第九話 おばあちゃん
「連」
おばあちゃんは僕を呼んだ。
おじいちゃんは僕が産まれる前にはいなくなっていた。
おばあちゃんも、もう80代後半でお母さんはいついなくなるかわからないって言っていた。
小学生の僕にはお母さんの言っていることがよくわからない。
おばあちゃんはどこに行くんだろう? おじいちゃんもどこへ行ったんだろう?
………うーん。やっぱりよくわかんないや。
「なに?」
「いいものあげるよ」
おいでおいでと手招きして僕を和室に入れた。
「いいもの?」
なんだろう?
僕は笑顔で駆け寄った。
「これ、連にあげるよ」
そう言っておばあちゃんは僕にネックレスみたいなのをくれた。
ネックレスって言っても、キラキラでお嬢様がつけてそうなのじゃなくって、和風のビー玉みたいなのがついているやつ。
青いビー玉みたいなものがキラッと光った。
「あり………がとう」
ゲームソフトとかロボットのおもちゃを期待していたから少し残念。
でも、そんなこと言ったらおばあちゃんは悲しむだろうなって思ったから言わなかった。
「………なんで僕にくれるの? お母さんの方が喜ぶと思うよ?」
僕の素朴な疑問におばあちゃんは一瞬戸惑ったような表情をしたけれど、すぐに笑顔を見せてくれた。
「連は………おばあちゃんが好きでしょう?」
「うん! 大好きだよ」
ちっちゃい頃から一緒にいてくれたおばあちゃんが大好きだ。
お母さんとお父さんが仕事でいないときに、「内緒ね」ってケーキを買ってくれるおばあちゃんが大好きだ。

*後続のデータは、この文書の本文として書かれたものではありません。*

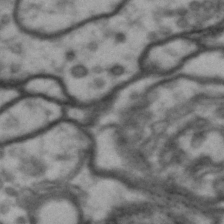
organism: Drosophila
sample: Brain
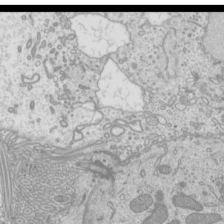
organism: Mouse
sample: Cilia; mouse epididymis
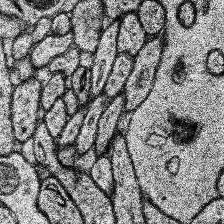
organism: Human
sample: Temporal Lobe
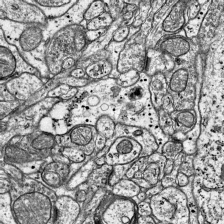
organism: Mouse
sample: Visual Cortex
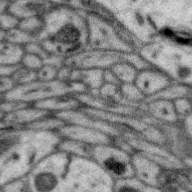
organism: Zebra finch
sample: Brain
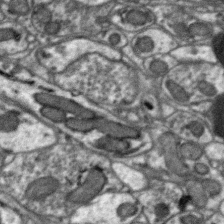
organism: Zebra finch
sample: Brain
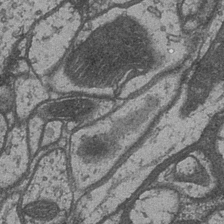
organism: Drosophila
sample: Optic medulla
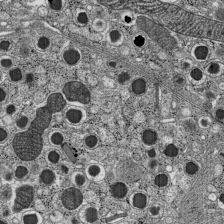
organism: C57BL Mouse
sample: Pancreatic islet
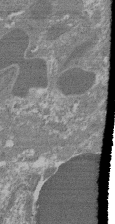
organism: Mouse
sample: Glomerulus
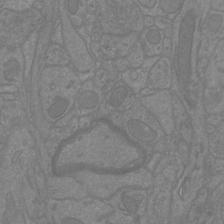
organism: Mouse
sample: Cortical neurons
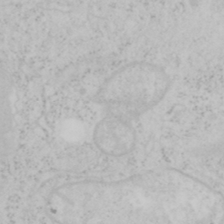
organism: Mouse
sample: OT-I killer T cells with ID8 ovarian cancer cells
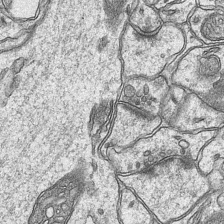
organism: Mouse
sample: CA1 Hippocampus
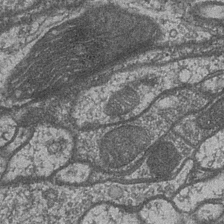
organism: Drosophila
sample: Optic medulla
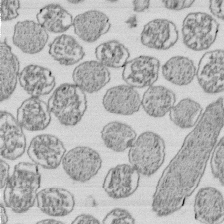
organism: E. coli
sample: Bacterial nucleoid
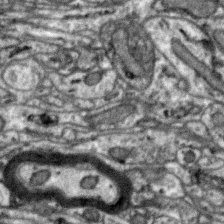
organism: Zebra finch
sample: Brain
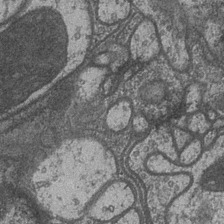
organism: Drosophila
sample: Optic medulla
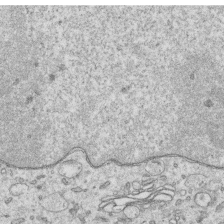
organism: Human
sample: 1205lu cells
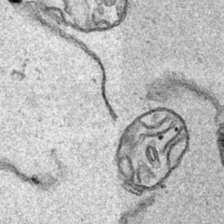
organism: Human
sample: Mitochondria in HCT116 cells
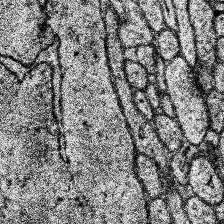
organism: Human
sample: Temporal Lobe
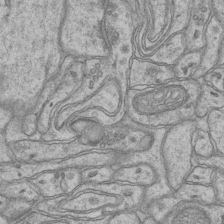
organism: Mouse
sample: CA1 Hippocampus
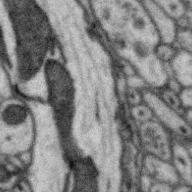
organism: Zebra finch
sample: Brain
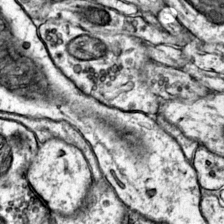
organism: Mouse
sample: Primary visual cortex
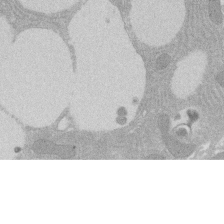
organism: Rat
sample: Salivary granule
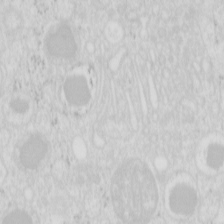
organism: Mouse
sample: Pancreas

人見知りでなかなか友達と遊べない僕と一緒に鬼ごっこしてくれるおばあちゃんが大好きだ。
僕はそんなおばあちゃんが大好きだった。
おばあちゃんと一緒ならなんだってやってのけそうな気がする。
「ほら、おばあちゃんがいなくても頑張れるように…………ね?」
「…………………? おばあちゃん、いなくなるの?」
「ううん、おばあちゃんはいつも連のそばにいるよ。…………………でも、ほら、学校とかだと一緒にいれないでしょ?」
「確かに」
やっぱりおばあちゃんは賢い。
それに優しい。
大好きだなって嬉しくなって心の奥がぎゅうぎゅうになった。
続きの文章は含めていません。